The bond transition probability b=2 (1-lδ)/(l (e) ^ε -1)+2d′)；

The probability of conversion p= (l (e) ^ε -1)+1+lδ(2d′-1))/(l(e ^ε -1)+2+2lδ(d′-1))；

S2, each user locally transmits the original data<k，v>Preprocessing a data set, setting the original data as S, filling, and setting the filling length as l; for the whole mechanism, the number of all original keys is d, and the total length d' =d+l in the protocol is set; then sampling key value pairs and sampling the sampled dataAccording to->Discretizing the size of (3);

s3, the user performs key value pair according to the data in the samplingPerforming key and value perturbation and data after perturbationSending the data to a server;

2. The loose local differential privacy model-based key value data collection method of claim 1, wherein: the preprocessing of the data set in the step (S2) further comprises the filling and sampling of the original real data by the user side, including the following procedures:

s21, filling and sampling the original data S, setting the filling length as l, and filling l data when the user data set is empty; for the whole mechanism, the number of all original keys is d, d '=d+l is set, where d' represents the size of the filled key field; a key domain K '= {1,2, …, d' };

s22, sampling probability eta calculation is carried out on non-pseudo key value pairs, eta= |S|/[ max { |S|, l }]The parameter is to be used as two randomly distributed parameters; the sampled value is preserved when the sampled key is truly data, and if a dummy key is sampled, a dummy value v will be assigned ^* =0, so as to ensure that the mean value estimation is not affected when the pseudo key is sampled;

s23, sampling the sampled dataAccording to->Discretizing the size of (3); at this time, the sampled dataAccording to->Discretizing the size of (3); wherein the probability of a value of 1 is +.>The probability of conversion to-1 is

3. The key value data collection method based on the loose local differential privacy model according to claim 1, wherein in step (S4), the process of estimating the frequency and the mean value of the data after receiving the disturbance by the server is as follows:

s41, after uploading the value output of all users to the server, the server respectively represents the number of 1 and-1 which are counted and output as n ₁ And n ₂ Wherein n is ₁ ＝num(y′＝<k，1>) And n ₂ ＝num(y′＝<k，-1>) The method comprises the steps of carrying out a first treatment on the surface of the Then, for n ₁ And n ₂ Performing calibration;

s42, for frequency estimation, adopting a baseline estimation method and using a frequency estimator, wherein when the size of a data set of each user is not more than l, the estimator is unbiased;

due to n ₁ +n ₂ Is the observed number of users with keys, so there are the following equivalent frequency estimators

S43, the probability of false value-1 or 1 generated in the server is 0.5 respectively, so that the reference meaning is not existed in the process, but the average value can be estimated by dividing the sum by the count of the real keys;

counting of real keys reported as ownedTo be similar, because the sampling rate is 1/l, the probability that a real key is reported as owned is a; thus, the corresponding average estimator

4. The loose local differential privacy model-based key value data collection method of claim 1, wherein: in the method, a user performs local-end on own original dataAnd carrying out disturbance, sending the disturbed result to a server, and carrying out aggregation calculation by the server to obtain all user data estimated values.
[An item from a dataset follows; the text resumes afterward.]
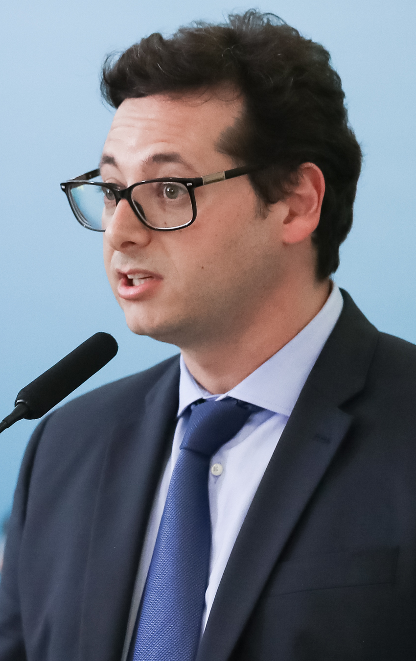 (Brasília - DF, 20/05/2019) Apresentação da 2ª Fase da Campanha Publicitária da Nova Previdência.Foto: Marcos Corrêa/PR

5. The loose local differential privacy model-based key value data collection method of claim 1, wherein: the method calculates the privacy budget by using the mean square error, wherein the estimator calculates the privacy budget by back-deriving the optimized privacy budget allocation by achieving better mechanism performanceMay be calculated by the sum of squares of the variance and its deviation; and deriving a relation between the disturbance probability and the privacy through mean square error of frequency estimation and mean value estimation.